The histological criteria of uterine cervix lesions are well known. However, there is a poor diagnostic reproducibility especially concerning low-grade precancerous lesions. Therefore, the aim of our study was to evaluate the utility of p16INK4A overexpression as a surrogate biomarker of precancerous lesions of the uterine cervix. A retrospective study was carried out by the International Center for Research on Cancer, Lyon, on 79 uterine cervix lesions. Specimens included 4 normal tissue samples, 24 benign lesions, 9 low-grade precancerous lesions (CIN1), 40 high-grade precancerous lesions (CIN2-3) and 2 squamous cell carcinomas. Immunohistochemistry was used to find p16INK4A expression. HPV infection was detected by HPV testing. No p16INK4A expression was detected in normal tissues and benign lesions of the uterine cervix. p16INK4A immunolabeling was weak in CIN1 cases (77.8%). Strong and diffuse p16INK4A expression was detected among all precancerous lesions (CIN2-3) and squamous cell carcinomas. p16INK4A overexpression was associated to the CIN grade (p<0.0001) and high-risk HPV infection (p<0.0001). In conclusion, p16INK4A overexpression should be regarded as a surrogate biomarker of precancerous lesions of the uterine cervix. p16INK4A overexpression is useful in reducing the variability during evaluation of suspicious biopsies of the uterine cervix.
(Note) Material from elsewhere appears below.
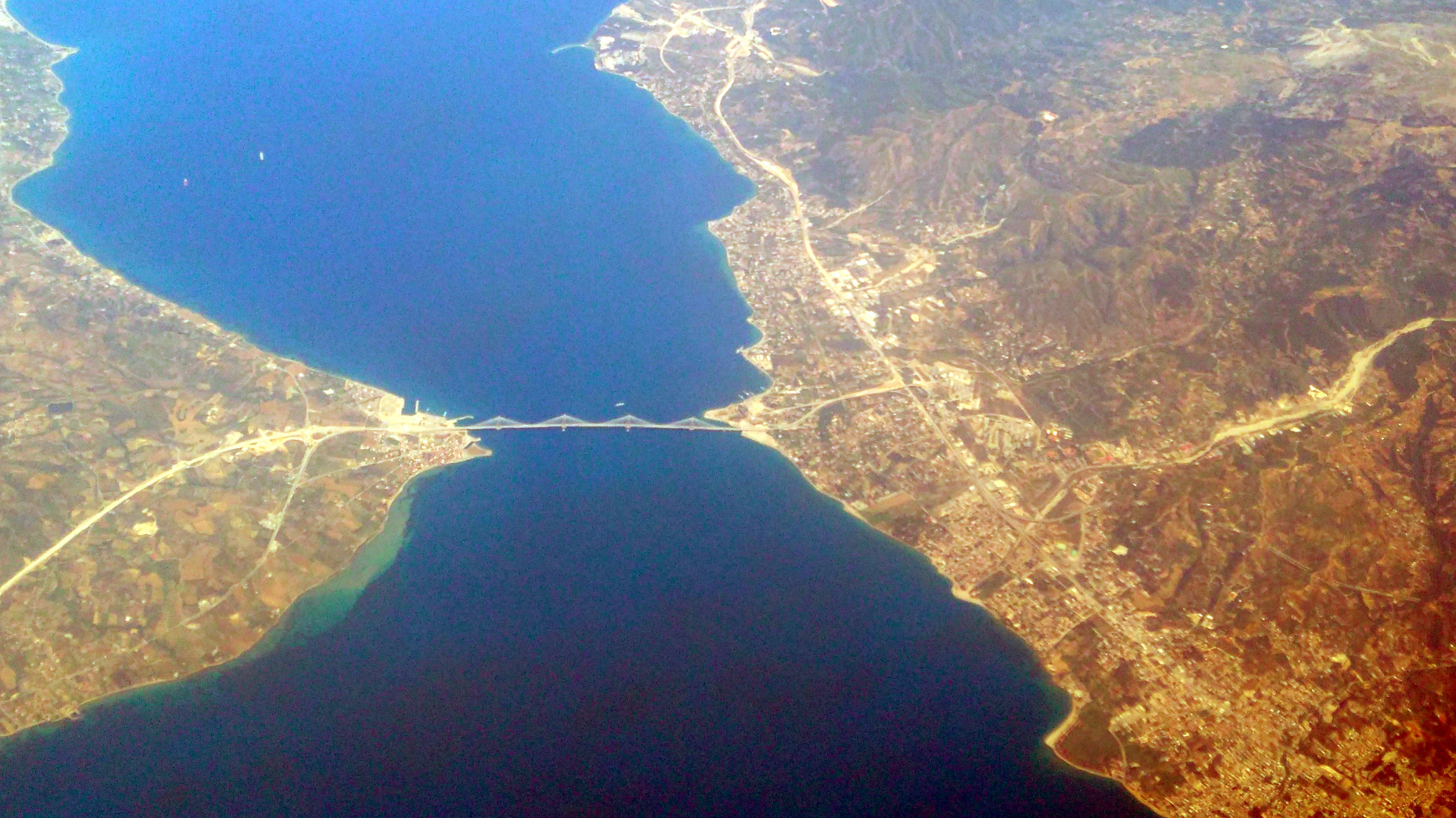 Αεροφωτογραφία Γέφυρα Ρίο-Αντίρριο

子宫颈病变的组织学标准广为人知。然而,诊断的可重复性较差,尤其是在低级别癌前病变方面。因此,我们研究的目的是评估p16INK4A过表达作为子宫颈癌前病变替代生物标志物的效用。里昂国际癌症研究中心对79例子宫颈病变进行了一项回顾性研究。标本包括4例正常组织样本、24例良性病变、9例低级别癌前病变(CIN1)、40例高级别癌前病变(CIN2 - 3)和2例鳞状细胞癌。采用免疫组织化学法检测p16INK4A的表达。通过HPV检测来检测HPV感染。在子宫颈的正常组织和良性病变中未检测到p16INK4A表达。在CIN1病例中p16INK4A免疫标记较弱(77.8%)。在所有癌前病变(CIN2 - 3)和鳞状细胞癌中均检测到强而弥漫的p16INK4A表达。p16INK4A过表达与CIN分级(p<0.0001)和高危HPV感染(p<0.0001)相关。总之,p16INK4A过表达应被视为子宫颈癌前病变的替代生物标志物。p16INK4A过表达有助于减少子宫颈可疑活检评估过程中的变异性。